Never mind the dishes in the sink and the blinds that need to be cut to length (they are sooo bulky right now!). But this is what it looks like a week after waxing the counters. I’ve only had to wax the counters once. One (and only downside) I’ve noticed is that rubber tends to soak up the oil. For example, the feet on our toaster oven will leave grey rings behind. It’s a super easy fix, but probably worth mentioning if you’re considering SS. I’ve also noticed the areas that tend to need rewaxing sooner are the areas where I set out a towel to unload the dishes from the dishwater and where the soapy sink water splashes onto the counter. Probably because the soap brakes down the oil and the dishtowel with weight of hot dishes on it also soaks up the oils. But I don’t think rewaxing after a couple of months is too terrible! I’ve read that over time waxing becomes more infrequent. No real complaints here. I’m in love with these and I’m really proud of us for tackling this massive project.

I’ll try to show the other updates from the kitchen soon! We’re on the home stretch now!!!


So all things said and done…

Would a professional install had fewer seams? Yes. Would a professional install had tighter seams? Most likely! Would a professional install taken less time? Most definitely. But just look at the $AVINGS!!!
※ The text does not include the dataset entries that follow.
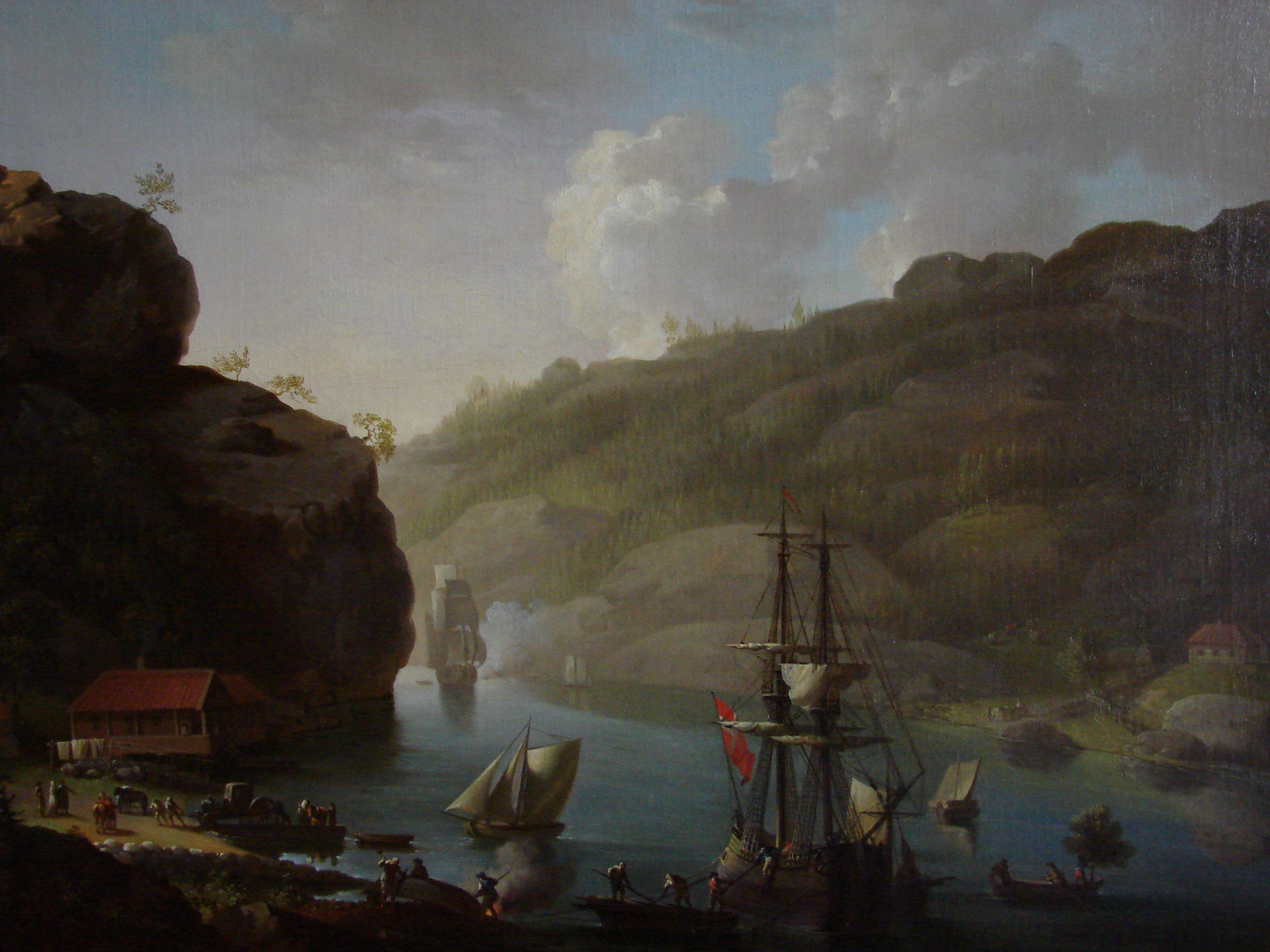 detail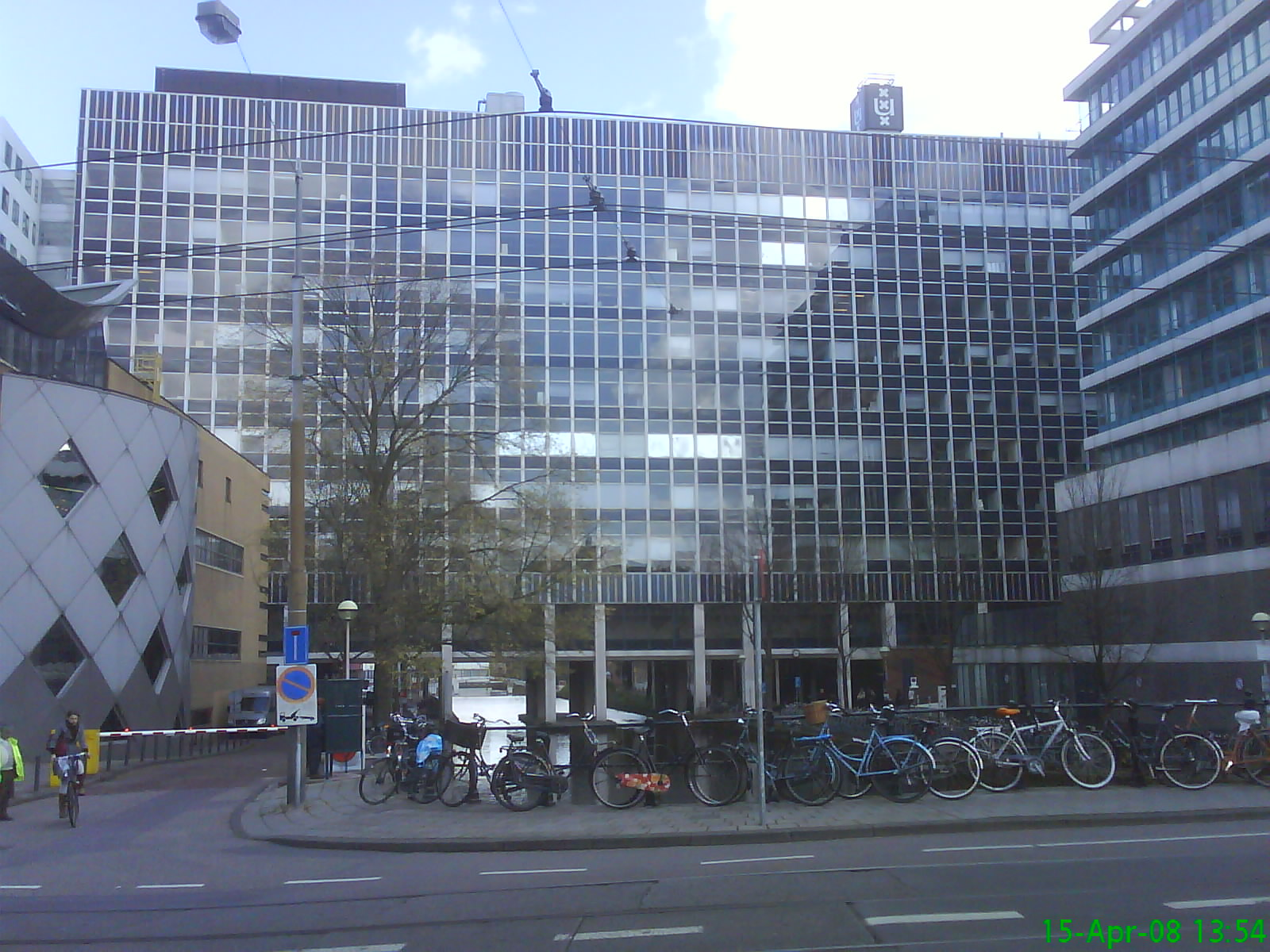 Voorzijde Universiteitscomplex "Roeterseiland" (N.J.J. Gawronski), Universiteit van Amsterdam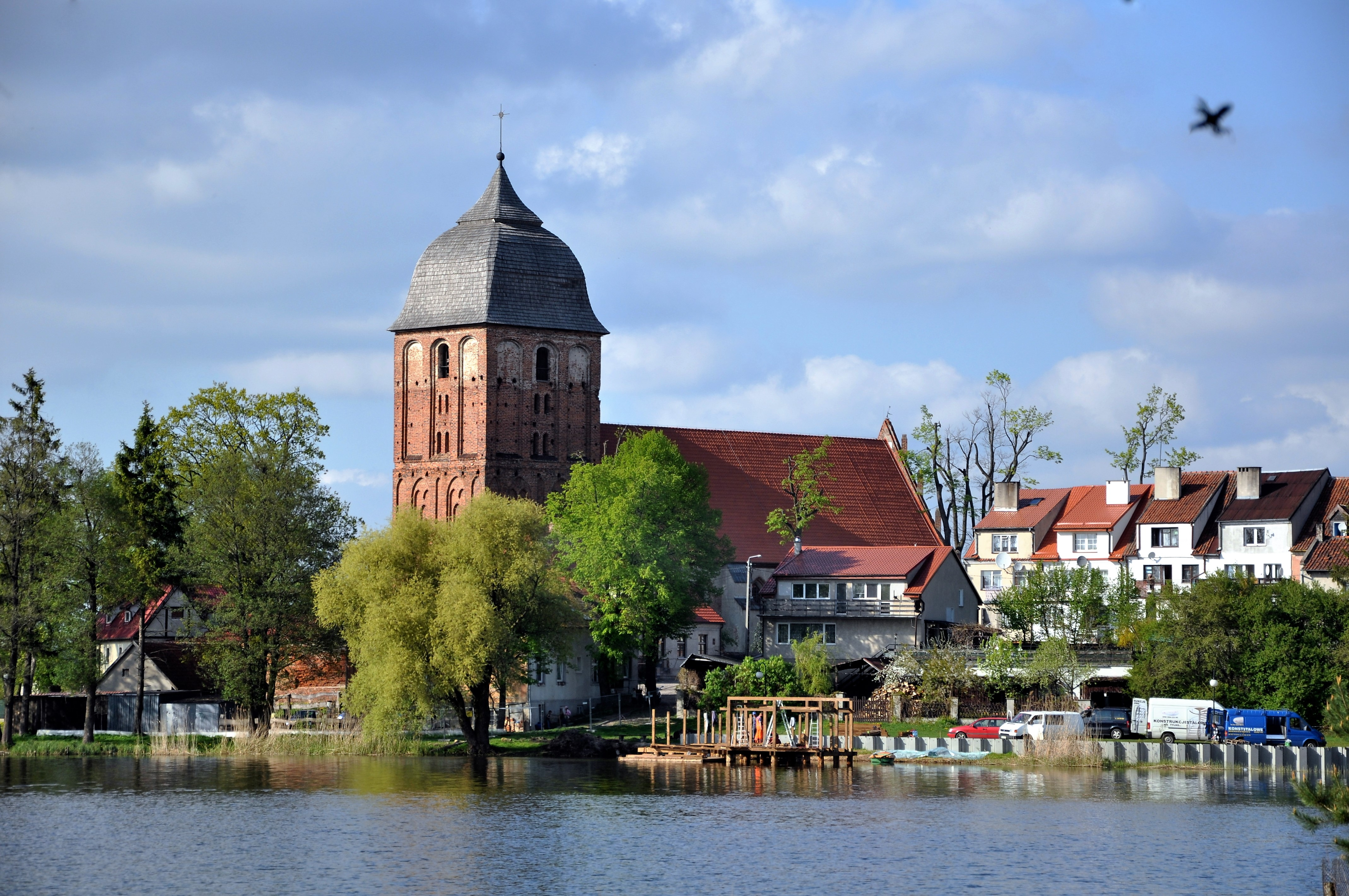 Pasym, kościół ewangelicki, XV/XVI, 1765-1775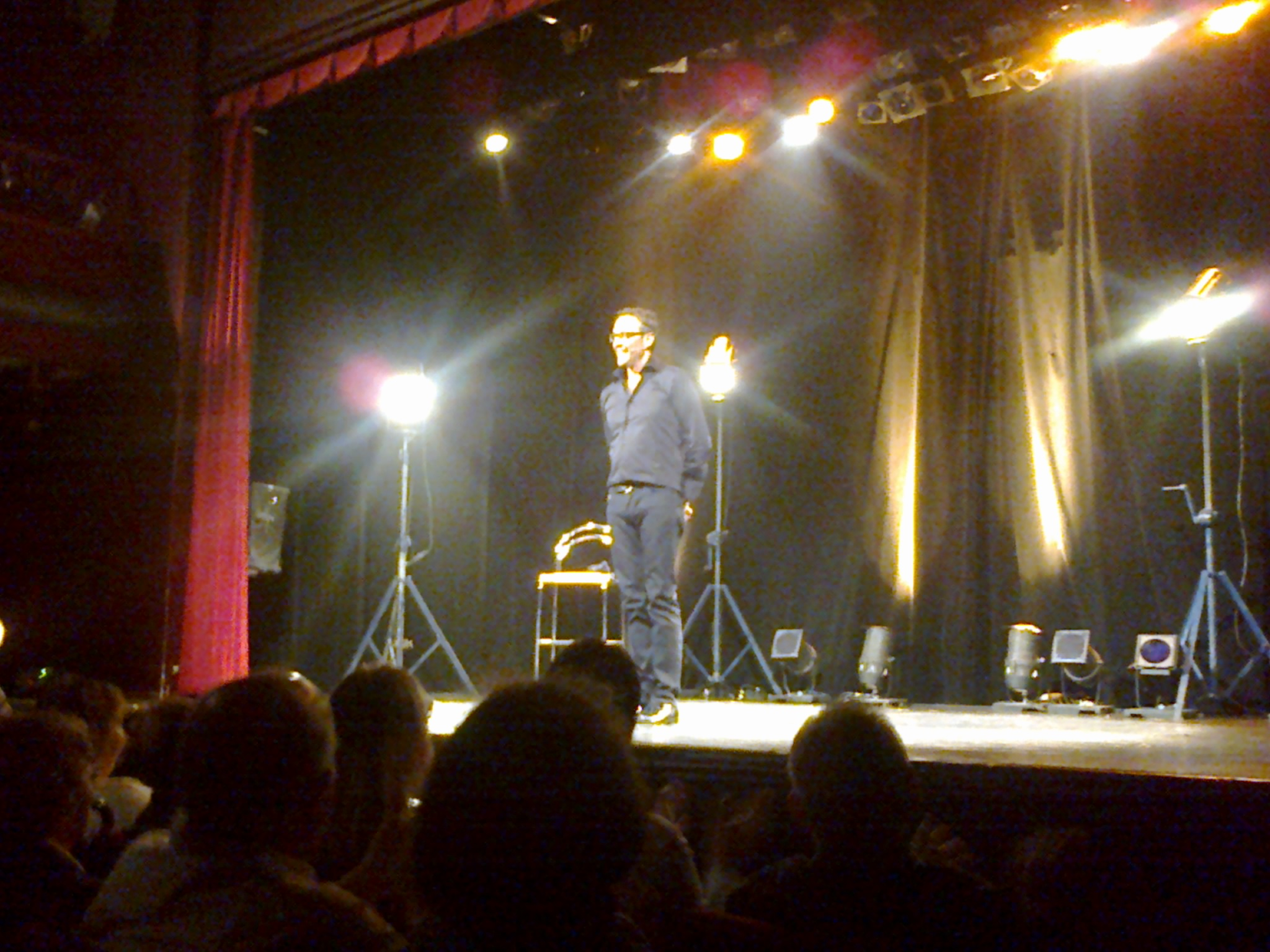 Julien Courbet en spectacle au théatre Trévise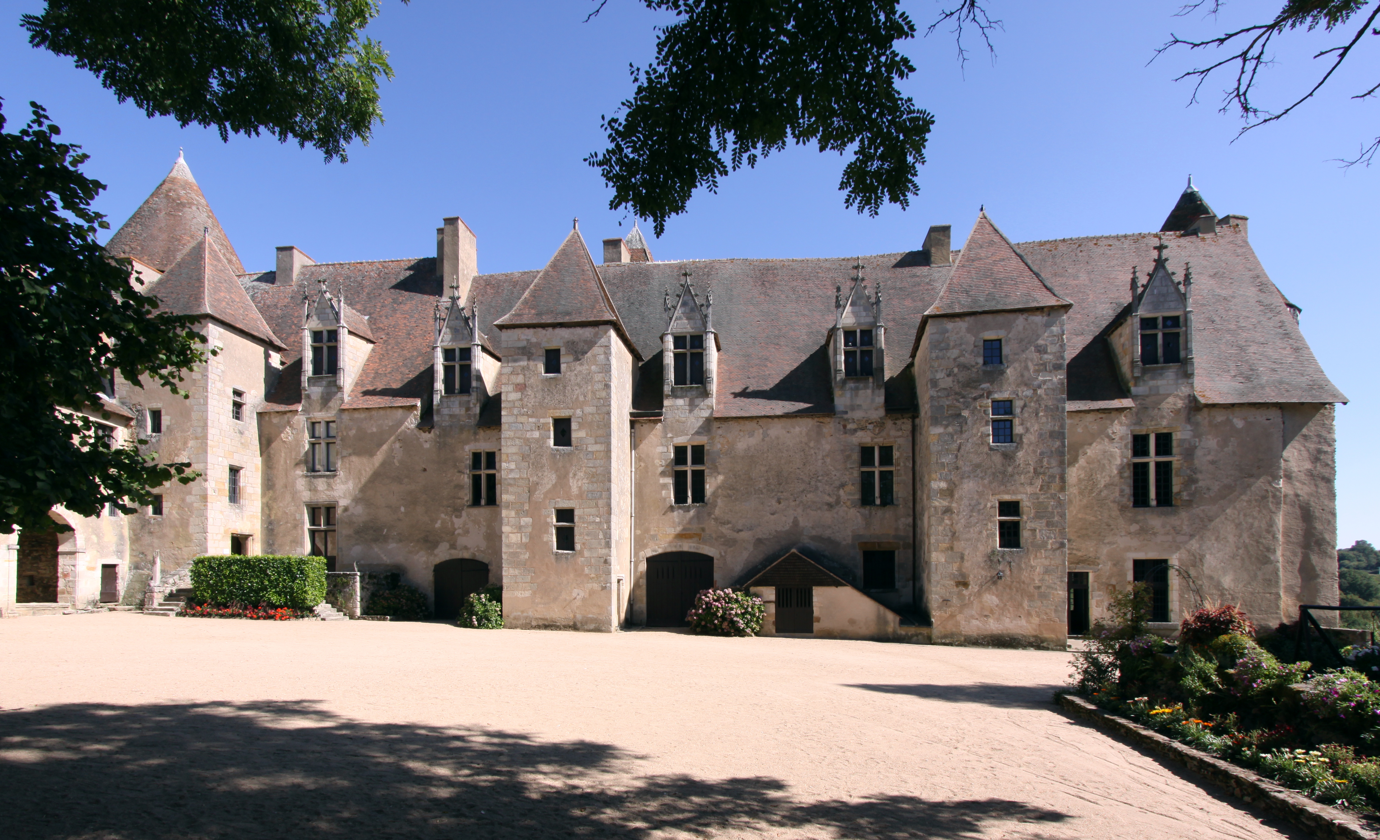 Burg Culan im französischen Département Cher - Hofseite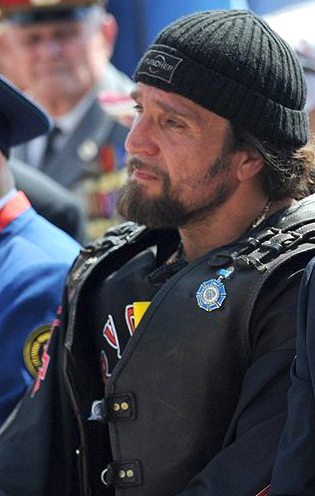 лидер всероссийского мотоклуба Александр Залдостанов в Волгограде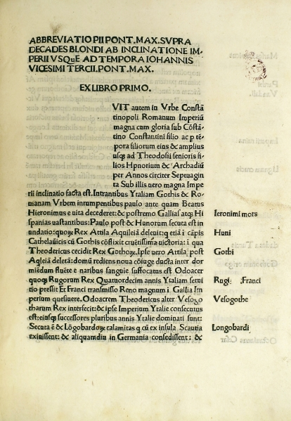 Pius II, Abbreviatio supra decadas Blondi page 1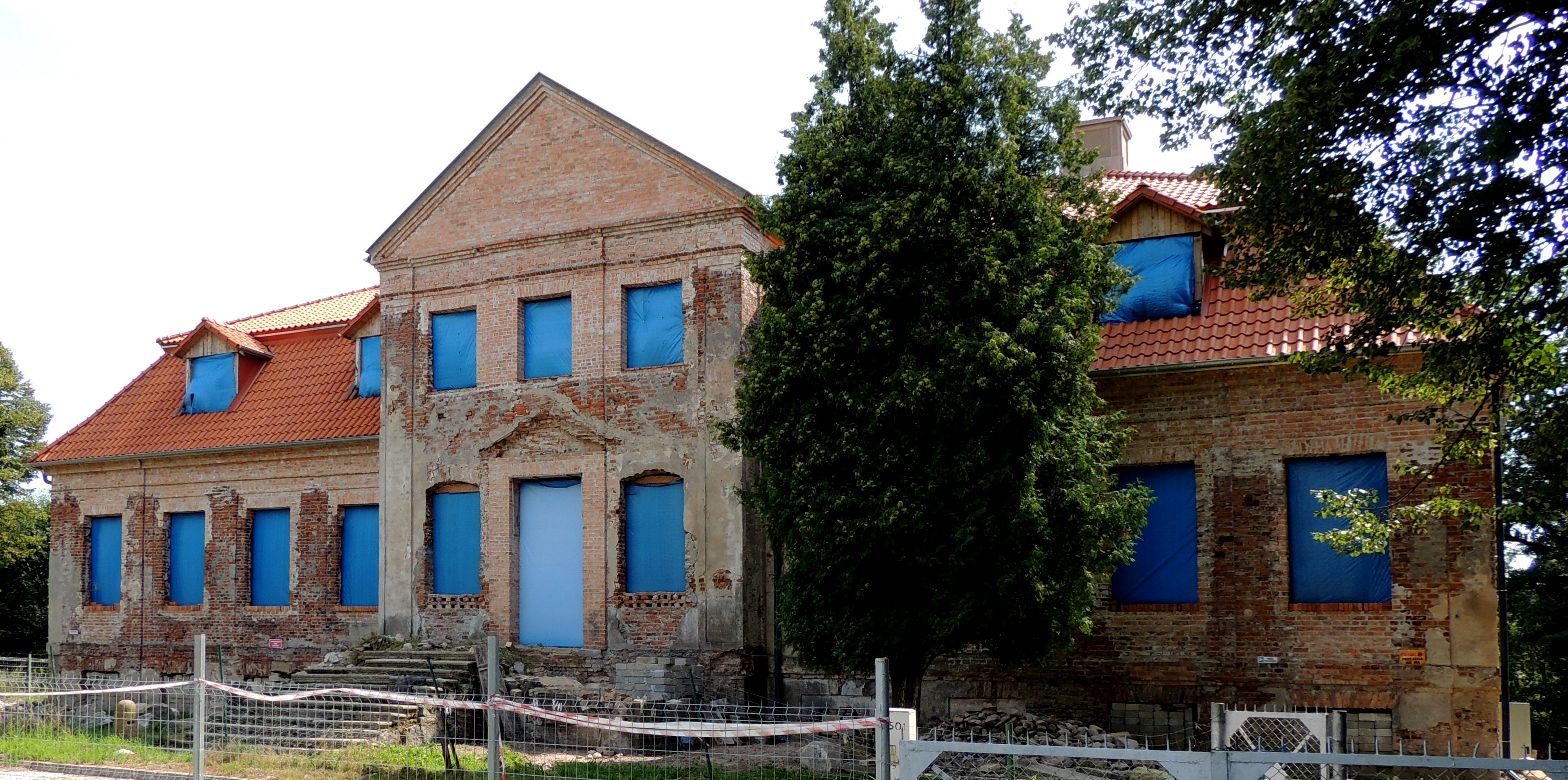 Lipowina - pałac, poł. XVIII w.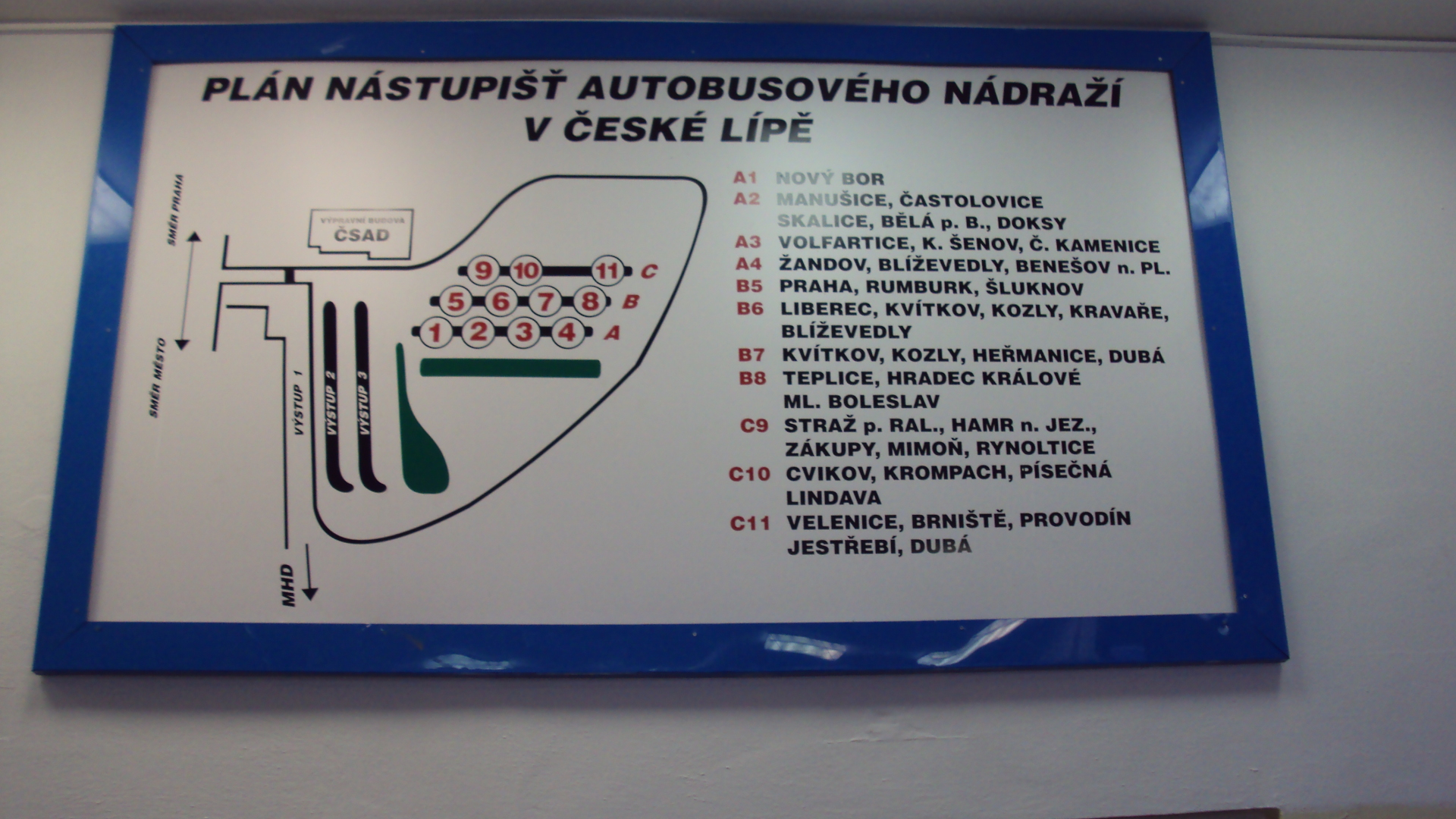 Orientační plán stanovišť autobusového nádraží Česká Lípa uvnitř budovy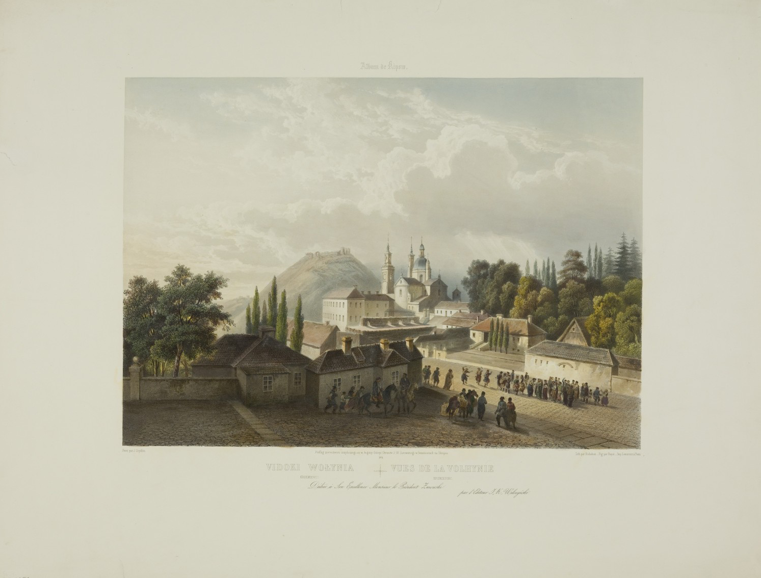 Вид Кременця.

Soapstone DIY Kit w/ Freight & Delivery – $1575

His & Hers Mad Grips Gloves – $40

Wet Saw & Diamond Blade – $150

Epoxy – $30

Dye for Epoxy – $15

Ratchet Seam Setter – $60

Various Sand Papers – $100

Grand Total: ~ $1970

VS 

Quote from Local Fabricator: $4967

I didn’t include the cost of the lumber for reinforcing the cabinet in the list above, mostly because we would’ve done that ourselves regardless. I don’t have the receipts for those trips to Lowes, but I estimate we probably spent no more than $100 for the lumber and plywood. I also didn’t include the wax that I use (found here on Amazon) because again, I would’ve purchased this anyway. Bur for the record, it costs $15 and should last us for a very long time!

I honestly don’t think doing concrete counters would’ve been *much* cheaper. I estimate, in a best case scenario, we’d probably save around $500, but only because we already have the tools needed for the job. But to be perfectly honest… with the heavy lifting aside, the soapstone was a more “user friendly” DIY option than the concrete! Who would’ve thought?!